And we care because?
Why do people feel the need to announce to the world that they're leaving one distro to another? (Let alone from one OS to another.)
I started with Fedora Core 3, then to OpenSUSE, after that to Ubuntu, and I've settled down to Arch Linux.
Not in a single instance, did I blog, posted on a mailinglist or in a forum how I'm no longer using a distro and my reasons of fustration for the change. I just did it without saying a word about it.
So while Eric Raymond is telling people how he's switching distros and venting his fustrations of the one he's leaving, what does that got to do with open-source in the overall scheme of things?
Does it benefit open-source in any way, shape, or form? Is it a major progressive leap into the desktop world for Linux, and further loosening the grip of Microsoft's domination? No. Its none of that. Its just one guy switching distros. That's it.
Question is: Why should we care of that?
Shouldn't we be more worried about improving open-source than these trivial things? We should be focusing on improvement and progress. (What can we do something better? And so on). Stuff like Nouveau, KVM, etc...Maybe coming up with better video editing software than we have now? What about trimming the bloatness of Firefox and OpenOffice? etc.
Maybe if we focus on things that actually matter, we'll be able to get somewhere.

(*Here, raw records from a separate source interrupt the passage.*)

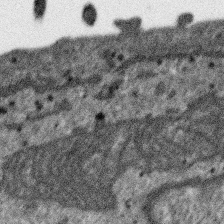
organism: Human
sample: Lung epithelial cells infected with SARS-CoV-2
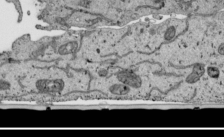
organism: Human
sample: Mitochondria in HCT116 cells
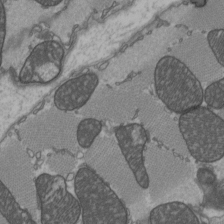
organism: C57BL Mouse
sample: Heart
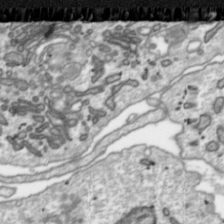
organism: Toxoplasma gondii
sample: Parasites in a vacuole inside a host cell
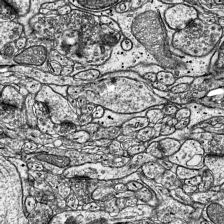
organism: Mouse
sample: Visual Cortex
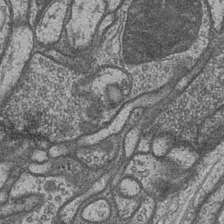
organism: Drosophila
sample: Optic medulla
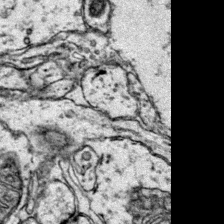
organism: Mouse
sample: Primary visual cortex
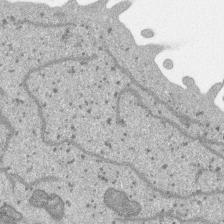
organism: Human
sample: Lung epithelial cells infected with SARS-CoV-2
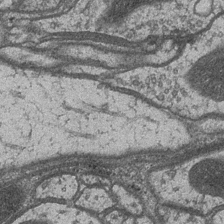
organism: Drosophila
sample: Optic medulla

Because ESR thinks you should
Read the Wikipedia entry about ESR to understand why he thinks everybody wants to know what he thinks. For example:
In a nutshell, there's a camp that strongly advocates having only open-source software in distributions; ESR is in another camp that strongly advocates including proprietary software in distributions, in order to make them more appealing (which is what he means by talking about Fedora's "failure to address the problem of proprietary multimedia formats" -- Fedora has addressed that "problem," just in a way Raymond disagrees with). It's an interesting debate.
But Raymond mainly thinks you care about what he says because he's got a rather large ego.

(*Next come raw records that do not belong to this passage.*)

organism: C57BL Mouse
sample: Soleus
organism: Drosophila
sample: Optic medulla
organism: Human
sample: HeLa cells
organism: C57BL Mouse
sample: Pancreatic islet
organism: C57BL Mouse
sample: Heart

Some Guy Switches Linux Distributions!
Apparently some guy switched from one Linux distribution to another, throws a fit, and this is news.
Hey, I’ve tried lots of distributions in the past ten years. Does anyone remember Caldera?
Anyway, the important thing in that guy’s rant may be if he raised important issues that Fedora needs to consider.
Let’s see, apparently Fedora has failed to include proprietary media codecs. As Alan Cox says, however, “That would be because we believe in Free Software and doing the right thing…” In other words, distributing proprietary software is contrary to the goals of the project.
Full Post.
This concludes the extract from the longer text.